Tutti la guardavano, mentre quella vecchia le faceva così male,

mentre le strappava via la sua carne, il suo pudore, la sua dignità.

Tutti la guardavano, mentre quella vecchia la condannava a soffrire

per sempre.

Nessuno diceva niente.

Guardavano e basta.

Era una tradizione.

Dopo di allora Amina non fu più la stessa.

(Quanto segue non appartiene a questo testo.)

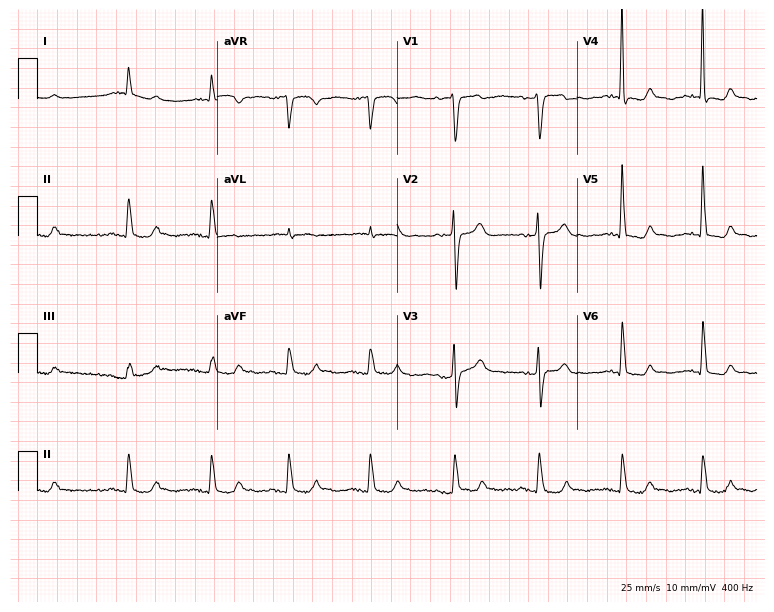
Electrocardiogram, a 66-year-old female. Overall reading on record: normal ECG.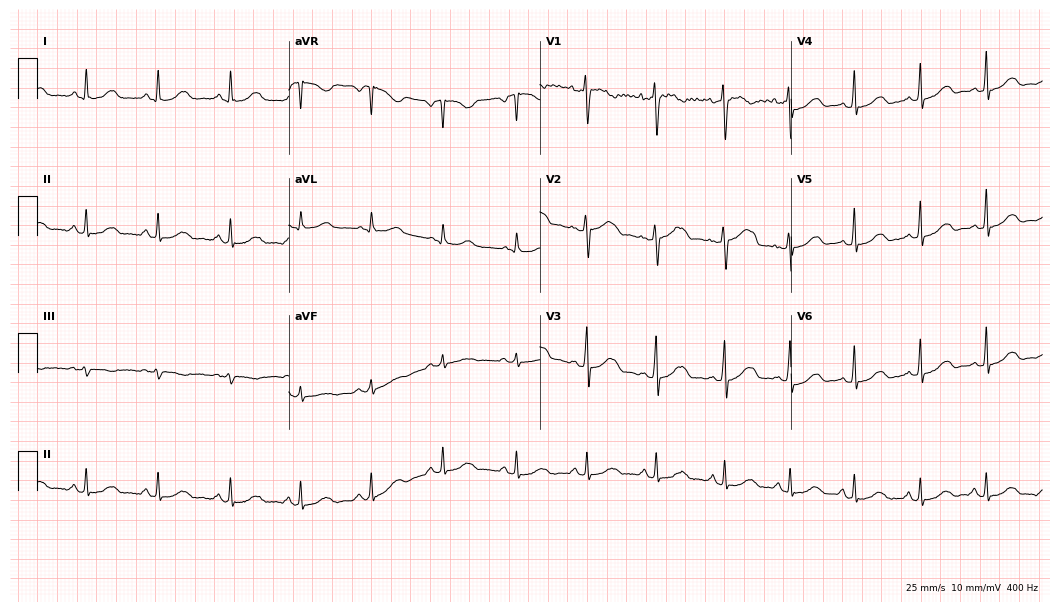
Resting 12-lead electrocardiogram. Patient: a female, 26 years old. Read as a normal ECG.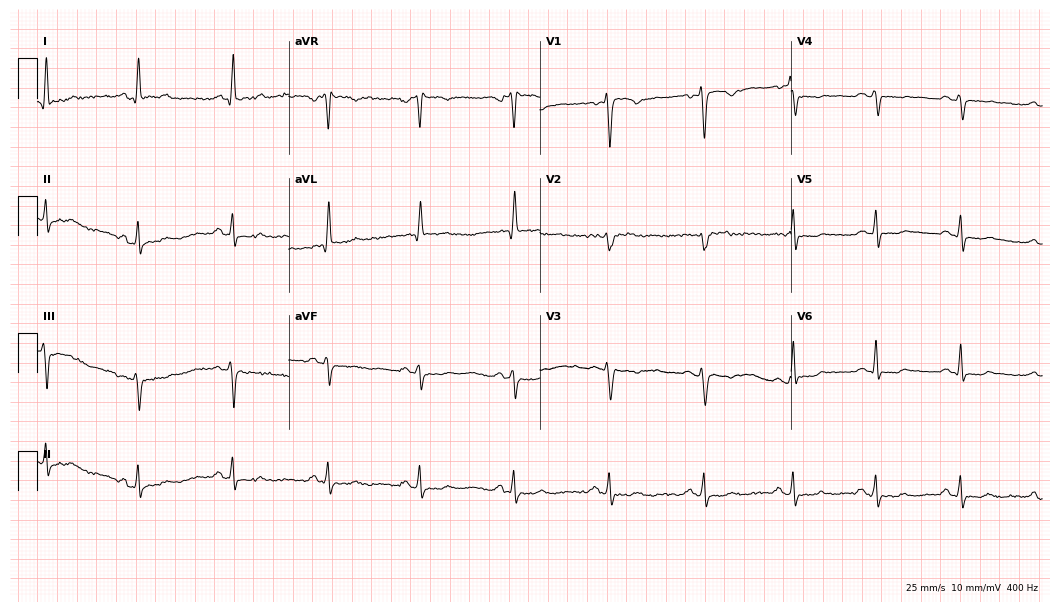
Electrocardiogram (10.2-second recording at 400 Hz), a female, 53 years old. Of the six screened findings (first-degree AV block, right bundle branch block, left bundle branch block, sinus bradycardia, atrial fibrillation, sinus tachycardia), none is recorded.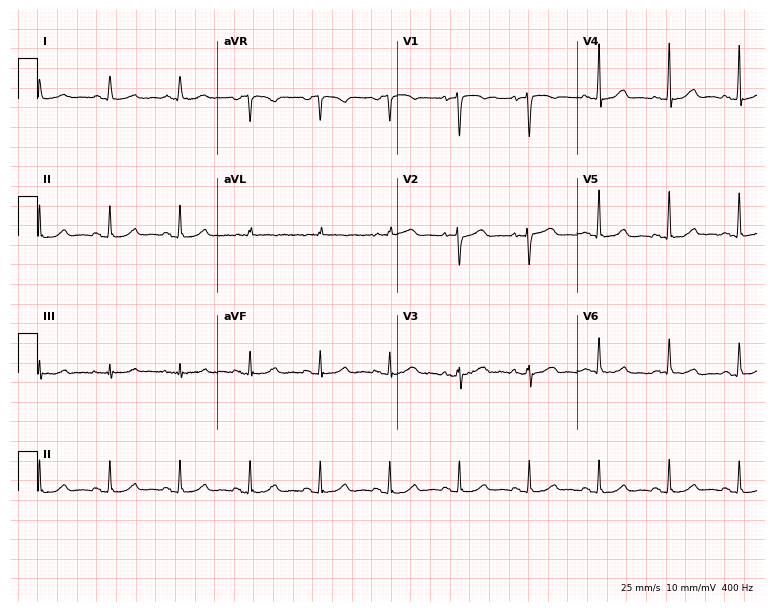
12-lead ECG from a 68-year-old female patient. Labelled as a normal ECG.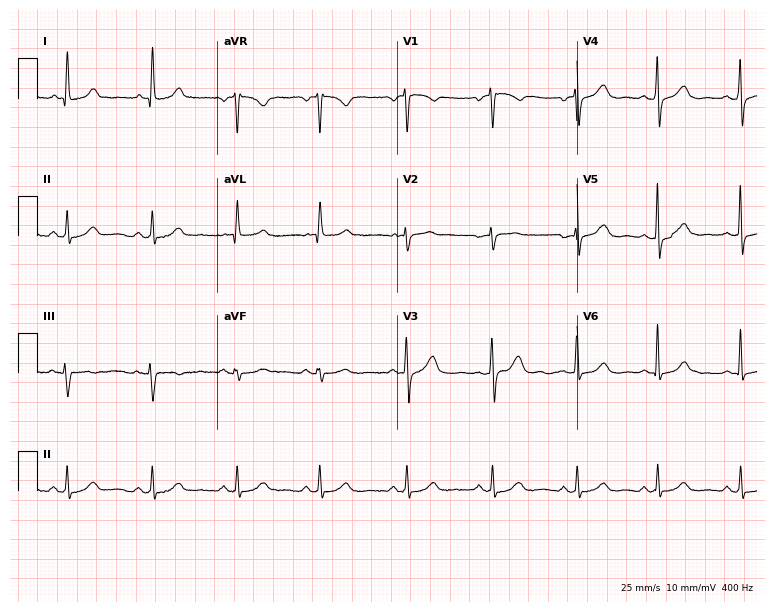
ECG (7.3-second recording at 400 Hz) — a 54-year-old female patient. Labelled as a normal ECG.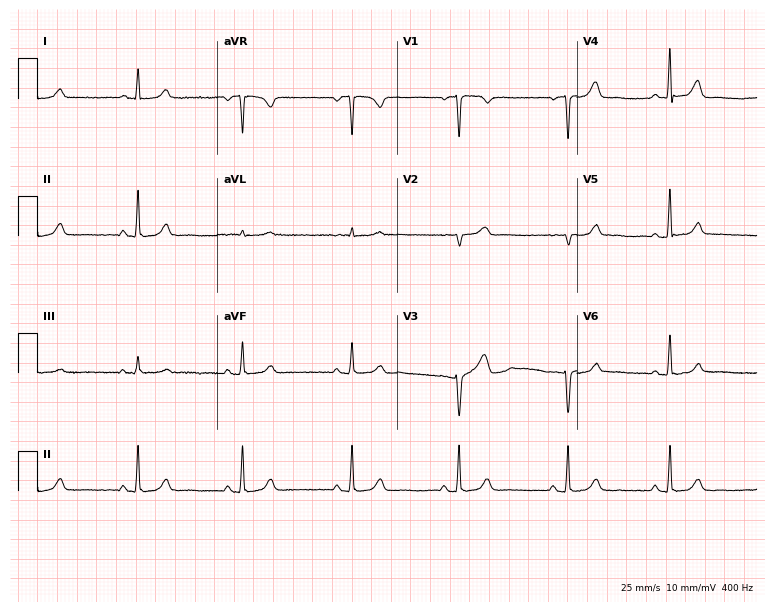
ECG — a woman, 49 years old. Screened for six findings — first-degree AV block, right bundle branch block (RBBB), left bundle branch block (LBBB), sinus bradycardia, atrial fibrillation (AF), sinus tachycardia — none is recorded.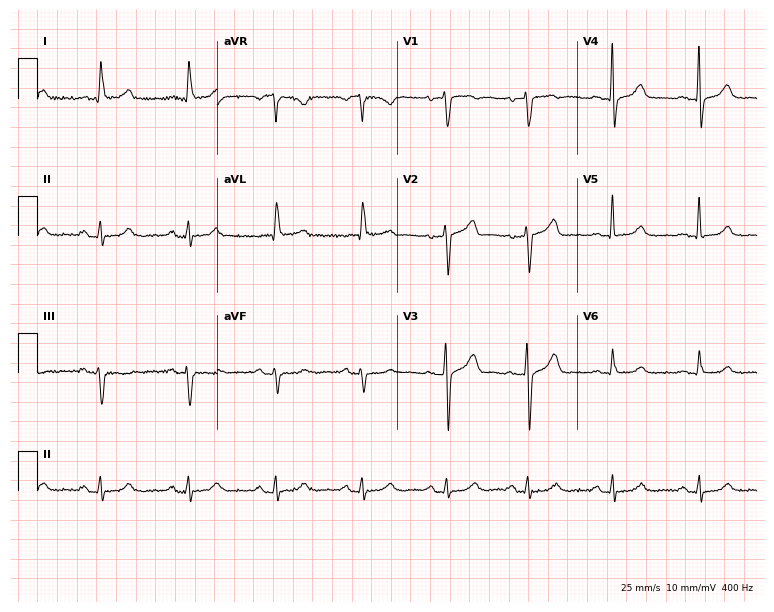
Standard 12-lead ECG recorded from a 69-year-old male patient (7.3-second recording at 400 Hz). Read as a normal ECG.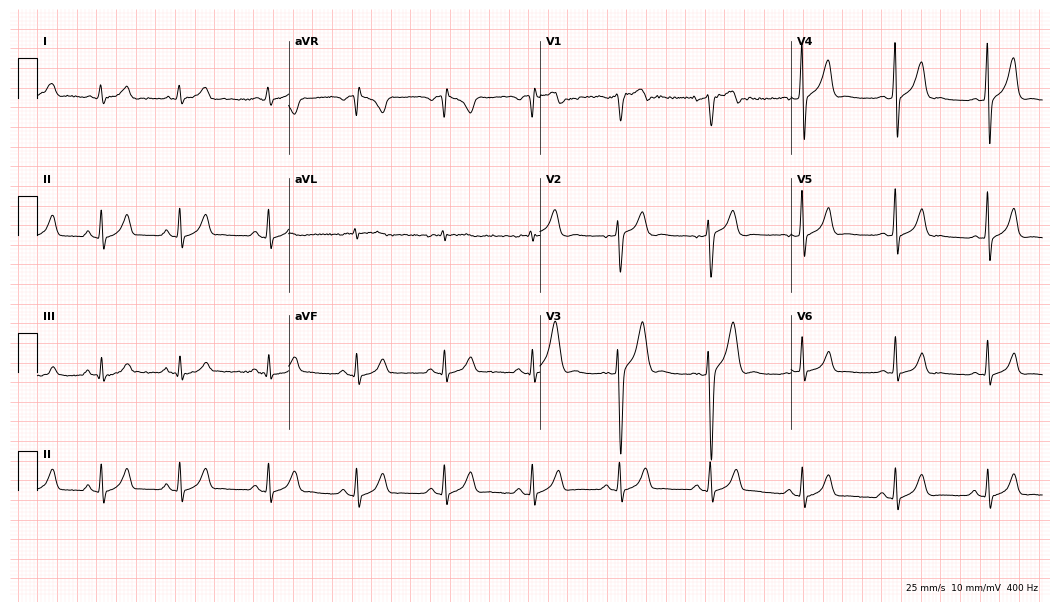
Electrocardiogram, a man, 21 years old. Of the six screened findings (first-degree AV block, right bundle branch block, left bundle branch block, sinus bradycardia, atrial fibrillation, sinus tachycardia), none is recorded. Only these six findings were labelled.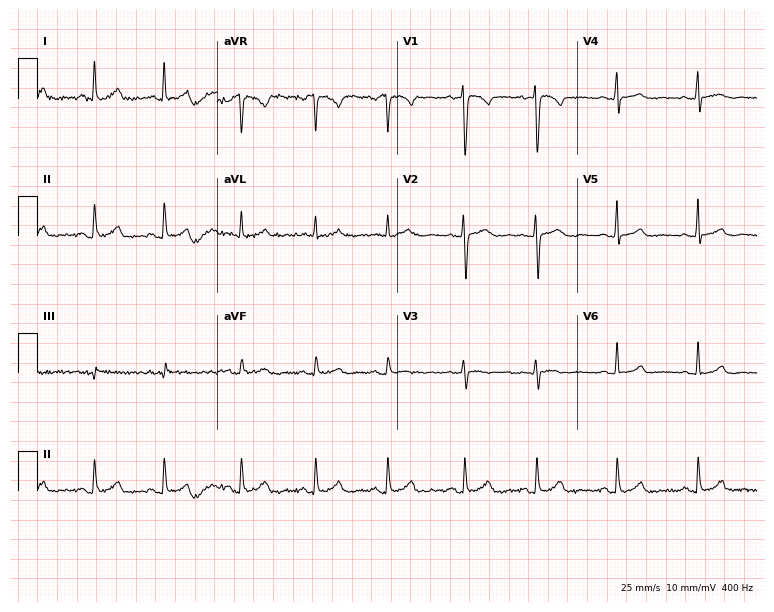
Electrocardiogram, a female, 35 years old. Overall reading on record: normal ECG.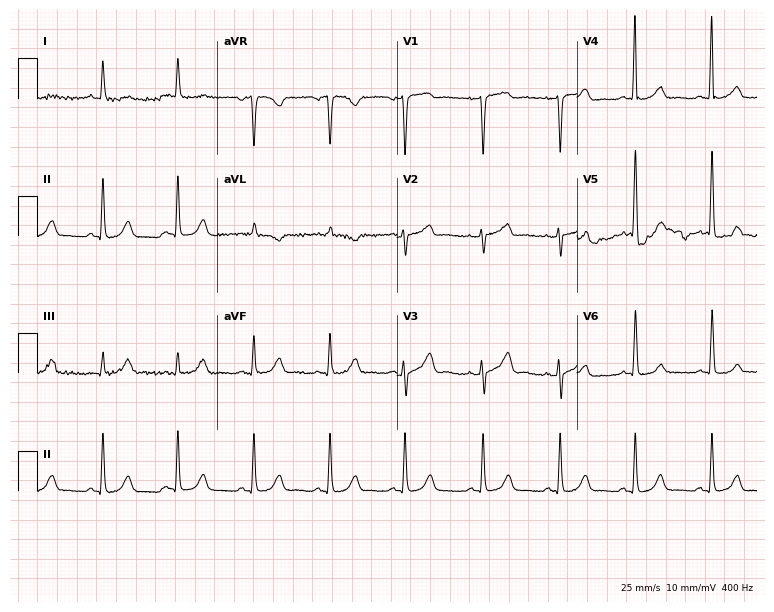
Standard 12-lead ECG recorded from an 85-year-old female (7.3-second recording at 400 Hz). Read as a normal ECG.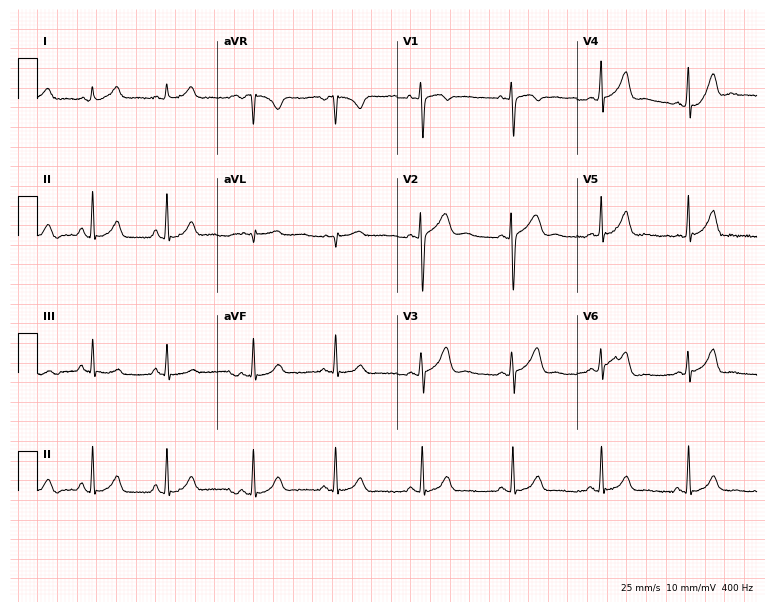
12-lead ECG from a female patient, 23 years old. Screened for six findings — first-degree AV block, right bundle branch block, left bundle branch block, sinus bradycardia, atrial fibrillation, sinus tachycardia — none is recorded.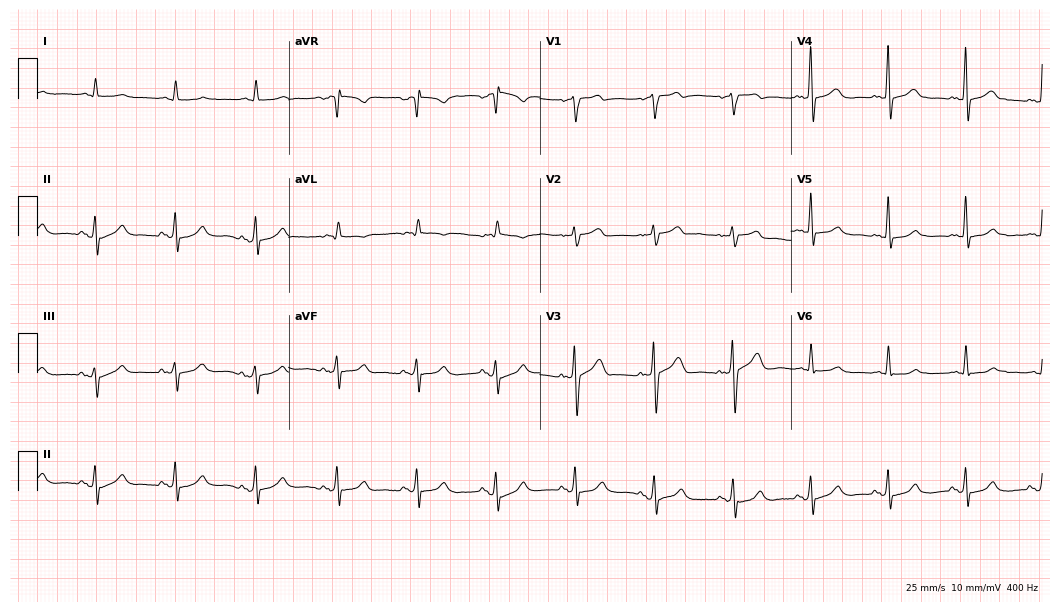
Standard 12-lead ECG recorded from a man, 71 years old (10.2-second recording at 400 Hz). Read as a normal ECG.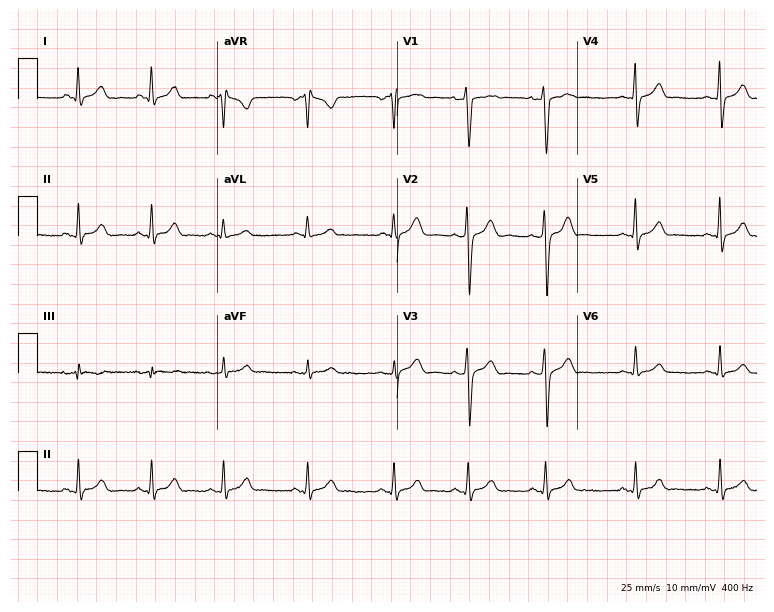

Le avevano detto che stava per diventare donna, ma lei, in cuor

suo, sapeva.

Non sarebbe mai più stata una donna.

Sarebbe stata solo una procreatrice.

Nessun piacere concesso.

Solo un mezzo per soddisfare un uomo che avrebbe dovuto servire

per tutta la vita.

Un uomo che l’avrebbe squarciata come un fulmine squarcia la

terra con tutto l’impeto e la forza che solo la natura perversa e

malvagia può avere.

Amina ricordava e temeva quei momenti di intimità che per lei

significavano una cosa sola: dolore.

Amina ricordava e temeva quei periodi del mese duranti i quali il

suo ventre diventava di fuoco e ogni più piccola cellula tra le sue

gambe sembrava ardere.

Amina era ormai adulta.

Amina era ormai una madre.

Amina guardava ora sua figlia. La guardava e basta.

Non poteva dire nulla.

Non poteva fare nulla.

Ma una lacrima silenziosa scese dai suoi occhi.